May be all you need might be some patience. The Fed is trying to do a controlled demolition. If done all at once, it might bring the house down.

Mkts front ran today and yesterday, on the assumption that since 1st qtr is already contracting, Mr Powell will chicken out after 2 or(may be?) 3 hikes and turns around! Question does the rise inflation after 40 yrs of deflation will be contained by the ‘transient’ inflation team at Eccles building?

Mortgage rates are not even close to high. Are you even familiar with rate history?

This website has chronicled the collapse of numerous individual stocks but there is no tech stock crash now either.

Look at a long-term chart of the NASDAQ or NASDAQ 100. Both are still priced in deep outer space. The overvaluation has been so insane this time (and still is now) that the dot.com bubble peak isn’t an outlier.

It would take an almost 70% decline from the November all-time high to return to the dot.com bubble peak and no, there hasn’t been anywhere near that much real growth in the intervening 20 years to make it reasonable. Remove QE and above trend deficit spending and most “growth” disappears.

Limited layoffs to this point too.

So, there is your answer. Since mortgage rates are not even close to high, there has been no tech stock market crash, and only limited layoffs to this point, this explains why Bay Area real estate isn’t weak, yet.

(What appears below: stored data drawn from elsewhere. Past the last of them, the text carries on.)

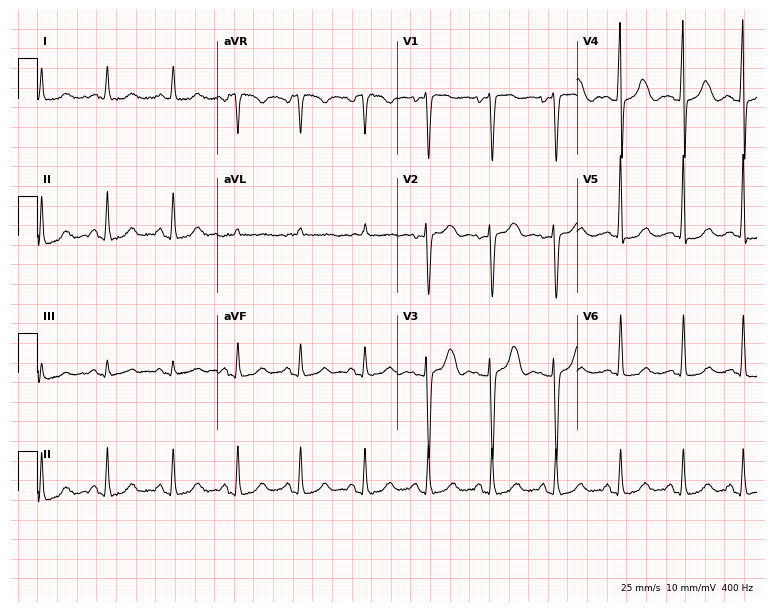
Electrocardiogram, a female, 26 years old. Overall reading on record: normal ECG.
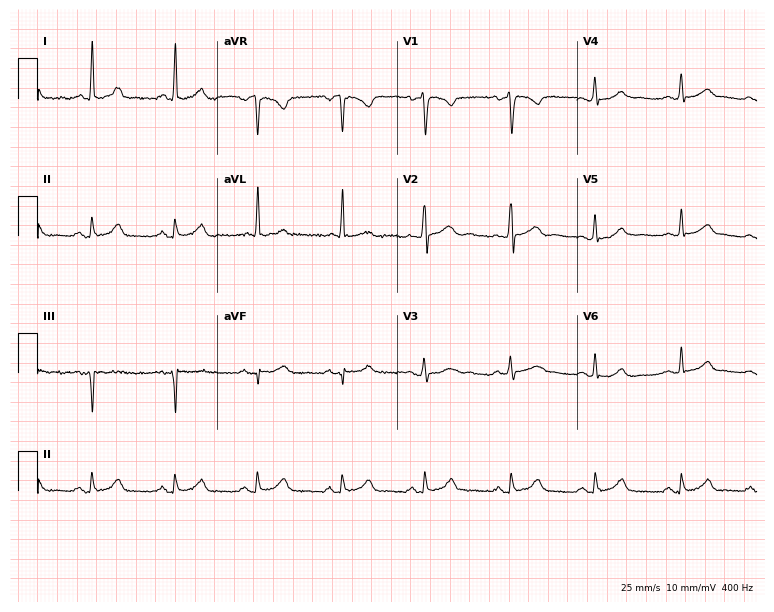
Resting 12-lead electrocardiogram (7.3-second recording at 400 Hz). Patient: a female, 42 years old. None of these six findings is recorded: first-degree AV block, right bundle branch block (RBBB), left bundle branch block (LBBB), sinus bradycardia, atrial fibrillation (AF), sinus tachycardia.
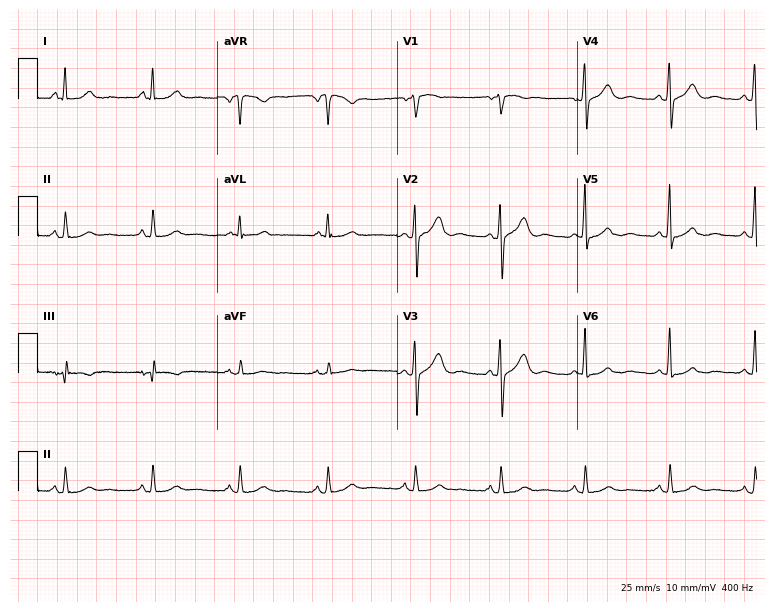
Standard 12-lead ECG recorded from a 61-year-old female patient (7.3-second recording at 400 Hz). None of these six findings is recorded: first-degree AV block, right bundle branch block, left bundle branch block, sinus bradycardia, atrial fibrillation, sinus tachycardia.

Wait until the NASDAQ loses 80% to 90%, minimum. It’s coming.

I’d agree with most everything you posted.

The tech stock picture gets even worse when you consider that many of the large cap stocks are leveraged plays on consumer discretionary spending.

Housing, however, remains very much a wildcard.

Non-institutional buyers have been moving to the sidelines over the past 12 months.

But I’d argue that that is being more than offset by institutional buying, and for those guys mortgage financing is a convenience rather than a necessity. Factor in an inflationary picture in which institutions want to reduce cash exposure and the introduction of european instituions onto the playing field (which I think you’re going to hear more about in the coming months) – and I really do think that continued price increases are possible in the housing market despite their being very vew buyers. And that’s despite the home construction business grinding to a near-total halt due to supply chain dysfunction.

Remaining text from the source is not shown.